Excerpts from a dataset:
--------------------------------
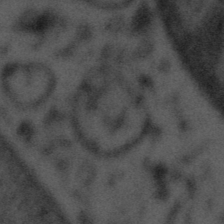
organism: Tuwongella immobilis
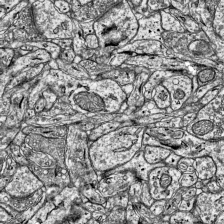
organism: Mouse
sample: Visual Cortex
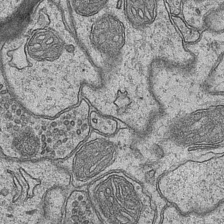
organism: Mouse
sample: CA1 Hippocampus
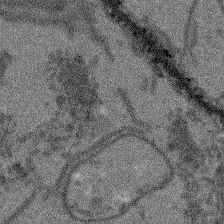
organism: Arabidopsis thaliana
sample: Root tip
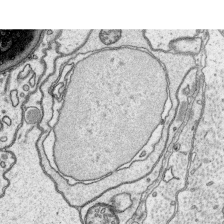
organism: Platynereis dumerilii
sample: Parapodia
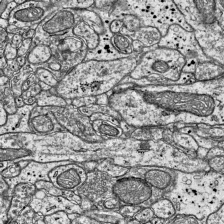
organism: Mouse
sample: Visual Cortex
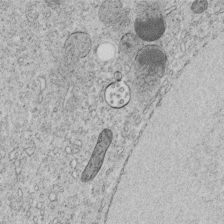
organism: C. elegans
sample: C. elegans embryo early stage
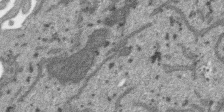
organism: Human
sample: Lung epithelial cells infected with SARS-CoV-2
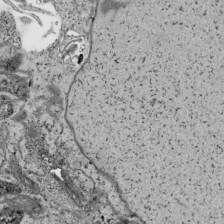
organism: Human
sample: Mitochondria in HCT116 cells
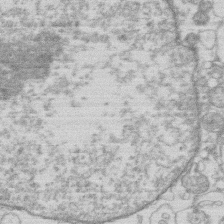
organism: Human
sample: Macrophage cells
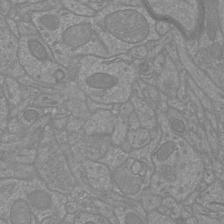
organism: Mouse
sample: Cortical neurons
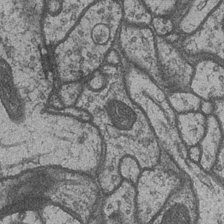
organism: Drosophila
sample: Optic medulla
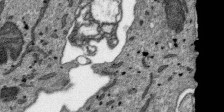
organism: Human
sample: Lung epithelial cells, uninfected (mock) control
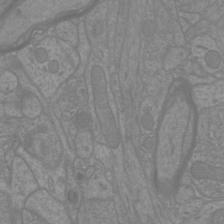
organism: Mouse
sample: Cortical neurons
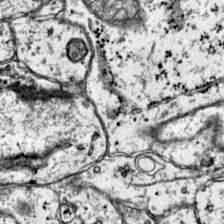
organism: Mouse
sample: Primary visual cortex
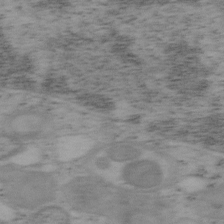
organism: Mouse
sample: OT-I killer T cells with ID8 ovarian cancer cells
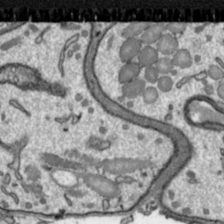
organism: Toxoplasma gondii
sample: Parasites in a vacuole inside a host cell
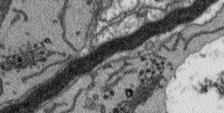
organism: Arabidopsis thaliana
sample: Root tip
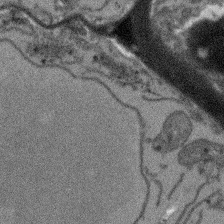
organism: Arabidopsis thaliana
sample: Root tip
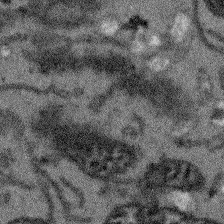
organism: Arabidopsis thaliana
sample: Root tip
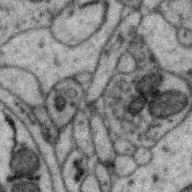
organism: Zebra finch
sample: Brain
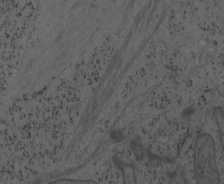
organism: Mouse
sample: OT-I killer T cells with ID8 ovarian cancer cells
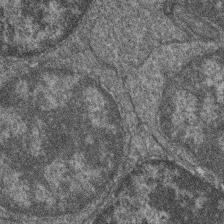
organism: Zebrafish
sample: Cilia; retinal pigment epithelium
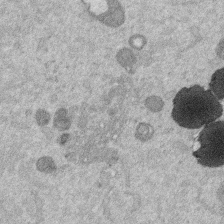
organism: Mouse
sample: Dividing mouse embryo 1 cell stage
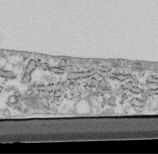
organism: Mouse
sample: Cilia; retinal pigment epithelium
--------------------------------
Please give back exactly the lines from the first line of the records above through the line containing "sample: C. elegans embryo early stage", only those and both included, with the pictures removed.

organism: Tuwongella immobilis
organism: Mouse
sample: Visual Cortex
organism: Mouse
sample: CA1 Hippocampus
organism: Arabidopsis thaliana
sample: Root tip
organism: Platynereis dumerilii
sample: Parapodia
organism: Mouse
sample: Visual Cortex
organism: C. elegans
sample: C. elegans embryo early stage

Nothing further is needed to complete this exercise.